ASO closes season with stirring works



The mood of the audience was unmistakably celebratory and anticipatory Friday night as Jose-Luis Novo wrapped up his first full season at the helm of the Annapolis Symphony Orchestra.

It seemed fitting that the concert began with a salute to Mozart's 250th birthday - an event celebrated this season at Maryland Hall for the Creative Arts with the first collaboration of the symphony with the Annapolis Opera in the production of The Magic Flute.

Under Novo, the overture sounded even more polished, spirited and balanced than when conducted by Ronald Gretz of the Annapolis Opera.

Commissioned in 1999 by the Curtis Institute, contemporary composer Jennifer Higdon's "blue cathedral" was inventive, melodic and touching. The neo-romantic work was filled with surprises, such as the 33 chimes that represented the age of her younger brother when he died. And golf-ball-sized Chinese balls made what Higdon described to the Pittsburgh Symphony last year as "sounds of stars."

Flute and clarinet were prominently featured because Higdon and her brother played those instruments, respectively, in high school.

The major work of the evening was Beethoven's Symphony No. 9 in D Minor, his last and longest, and considered his greatest masterpiece. The hourlong-plus piece extols peace and the brotherhood of mankind.

In a radio interview broadcast last month on WCBM-radio's Capital Conversations, Novo said he was grateful for the opportunity to conduct it.

"This work won't be done again for five or seven years," Novo said. "I got lucky as the new director to get to coordinate the instrumentalists and singers."

The symphony opened with the Allegro movement in sonota form, which combined a dark quality with fragments of the theme that grew into a familiar and majestic melody. The second molto vivace movement echoed the first movement in fugal form with propulsive rhythm that was well-executed. This was followed by the slower Adagio movement, where the orchestra expressed great lyricism with the winds and strings meeting the challenges of playing almost constantly.

Although the orchestra played impressively, the piece did not catch fire until the Annapolis Chorale joined in to sing a spirited "Ode to Joy." The music had fervor and emotion, and Novo did an excellent job of balancing orchestra and chorus so that none of the magnificent singing was obscured.

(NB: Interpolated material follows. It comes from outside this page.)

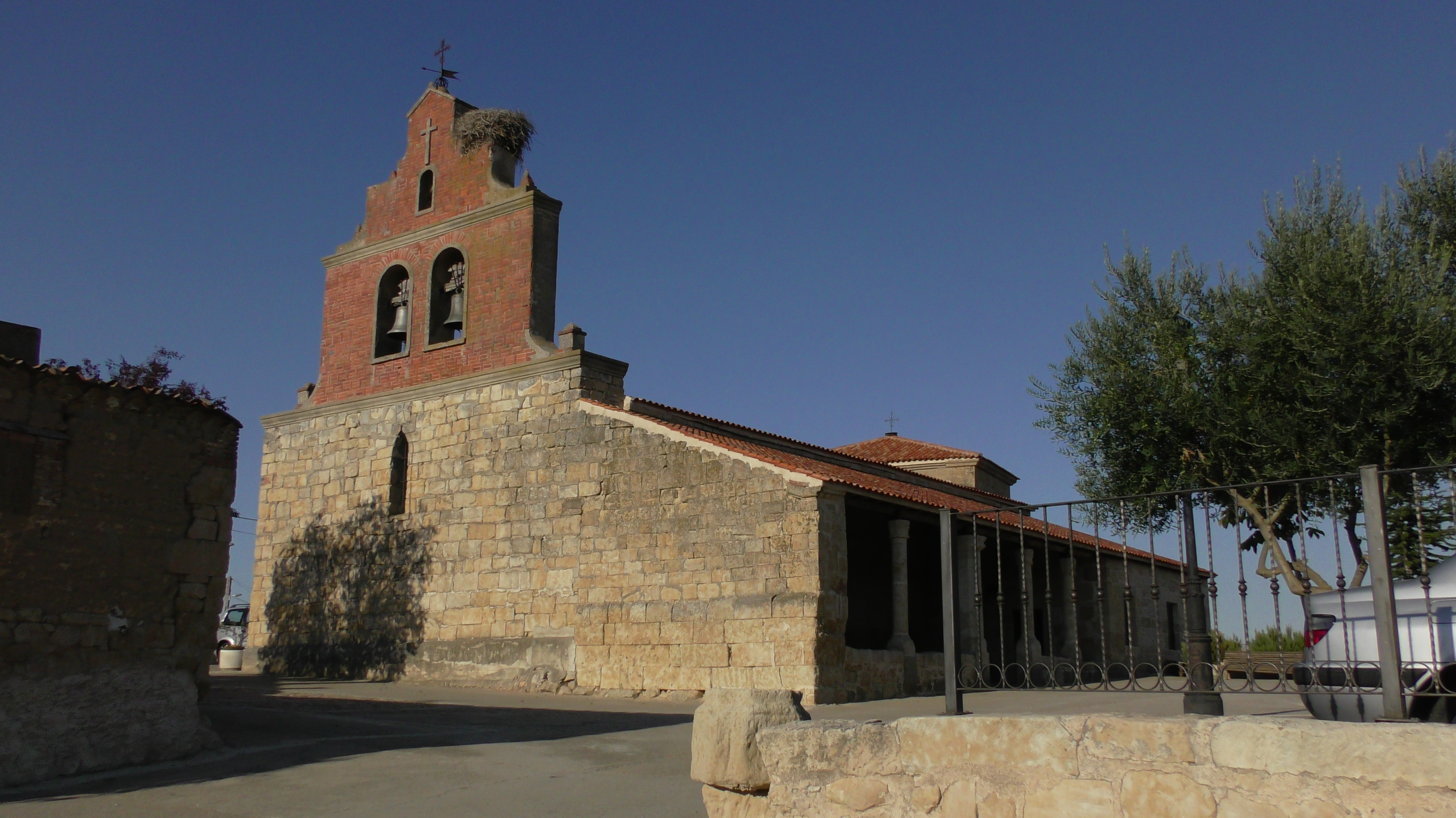 Fuentespreadas

Four soloists delivered all that was required, with mezzo soprano Jane Dutton and tenor Dinyar Vania offering outstanding performances. Baritone Kenneth Overton offered some memorable passages. Only soprano Kishna Davis did not seem to sing up to her usual high standards.

Still, it was stirring when the chorus sang Friedrich Schiller's words: "Seid umschlungen, millonen! Diesen kuss der ganzen welt!" Or, "You are embraced, you millions! This is a kiss for the whole world!"

The audience responded with a prolonged standing ovation. While I would have preferred that Annapolis Chorale director J. Ernest Green, who rehearsed the chorus, be given separate recognition when he joined the group in a final bow, the concert was still a wonderful way to end a memorable season.